Important metabolic pathways are:

General pathways

• Carbohydrate metabolism
• Fatty acid metabolism
• Protein metabolism
• Nucleic Acid metabolism

Carbohydrate Metabolism

Carbohydrates made up of carbon, hydrogen, and oxygen atoms are classified as mono-,
di-, and polysaccharides, depending on the number of sugar units they contain. The
monosaccharides—glucose, galactose, and fructose—obtained from the digestion of food
are transported from the intestinal mucosa via the portal vein to the liver. They may be
utilized directly for energy by all tissues; temporarily stored as glycogen in the liver or in
muscle; or converted to fat, amino acids, and other biological compounds.
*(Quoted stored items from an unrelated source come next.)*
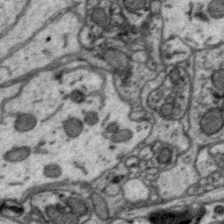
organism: Zebra finch
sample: Brain
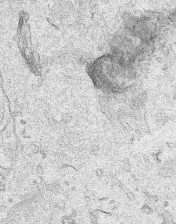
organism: Human
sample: Mitochondria in HCT116 cells
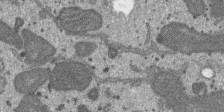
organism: Human
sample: Lung epithelial cells infected with SARS-CoV-2
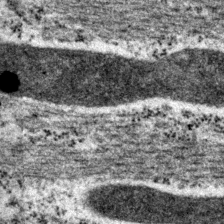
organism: P. pacificus
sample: Pharynx
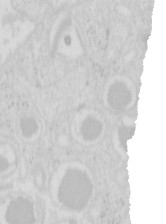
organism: Mouse
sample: Pancreas
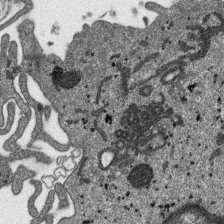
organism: Human
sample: Lung epithelial cells infected with SARS-CoV-2
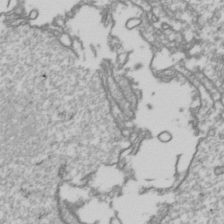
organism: Drosophila
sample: Cell division; meiosis; drosophila spermatocytes
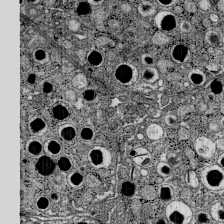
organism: C57BL Mouse
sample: Pancreatic islet
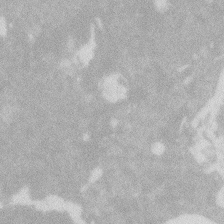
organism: Zebrafish
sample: Macrophage
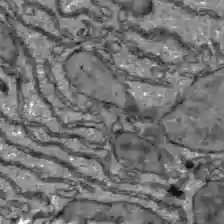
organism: C57BL Mouse
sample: Liver
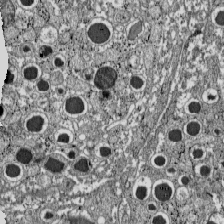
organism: C57BL Mouse
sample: Pancreatic islet
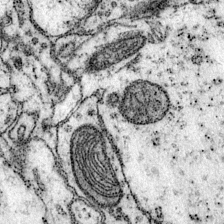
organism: Mouse
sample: Primary visual cortex
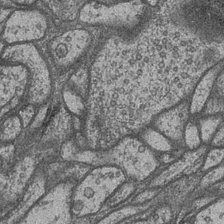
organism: Drosophila
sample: Optic medulla
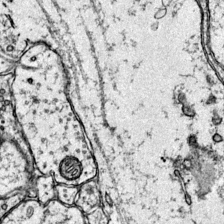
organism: Mouse
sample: Primary visual cortex
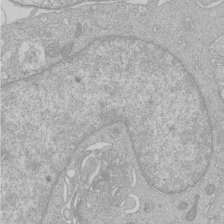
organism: Human
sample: Macrophage cells
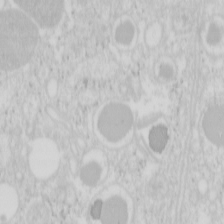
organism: Mouse
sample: Pancreas
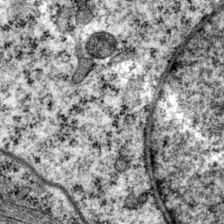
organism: P. pacificus
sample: Pharynx
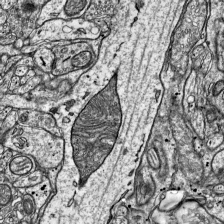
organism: Mouse
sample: Visual Cortex
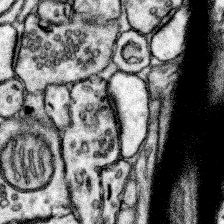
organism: Mouse
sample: Somatosensory cortex neuropil
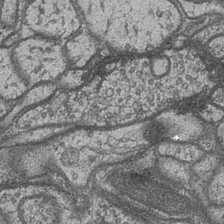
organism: Drosophila
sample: Optic medulla
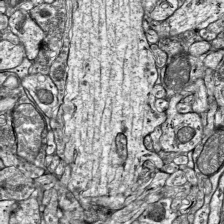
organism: Mouse
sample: Visual Cortex
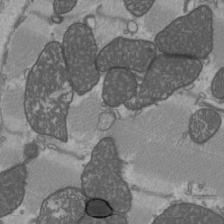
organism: C57BL Mouse
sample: Heart
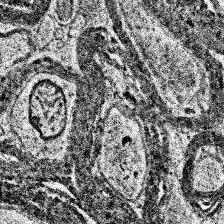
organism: Human
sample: Temporal Lobe
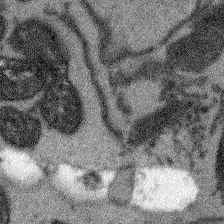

Carbohydrate metabolism plays an important role in both types of diabetes mellitus. The
entry of glucose into most tissues—including heart, muscle, and adipose tissue—is
dependent upon the presence of the hormone insulin. Insulin controls the uptake and
metabolism of glucose in these cells and plays a major role in regulating the blood
glucose concentration. The reactions of carbohydrate metabolism cannot take place
without the presence of the B vitamins, which function as coenzymes. Phosphorous,
magnesium, iron, copper, manganese, zinc and chromium are also necessary as cofactors.

Carbohydrate metabolism begins with glycolysis, which releases energy from glucose or
glycogen to form two molecules of pyruvate, which enter the Krebs cycle (or citric acid
cycle), an oxygen-requiring process, through which they are completely oxidized. Before
the Krebs cycle can begin, pyruvate loses a carbon dioxide group to form acetyl
coenzyme A (acetyl-CoA). This reaction is irreversible and has important metabolic
consequences. The conversion of pyruvate to acetyl-CoA requires the B vitamins.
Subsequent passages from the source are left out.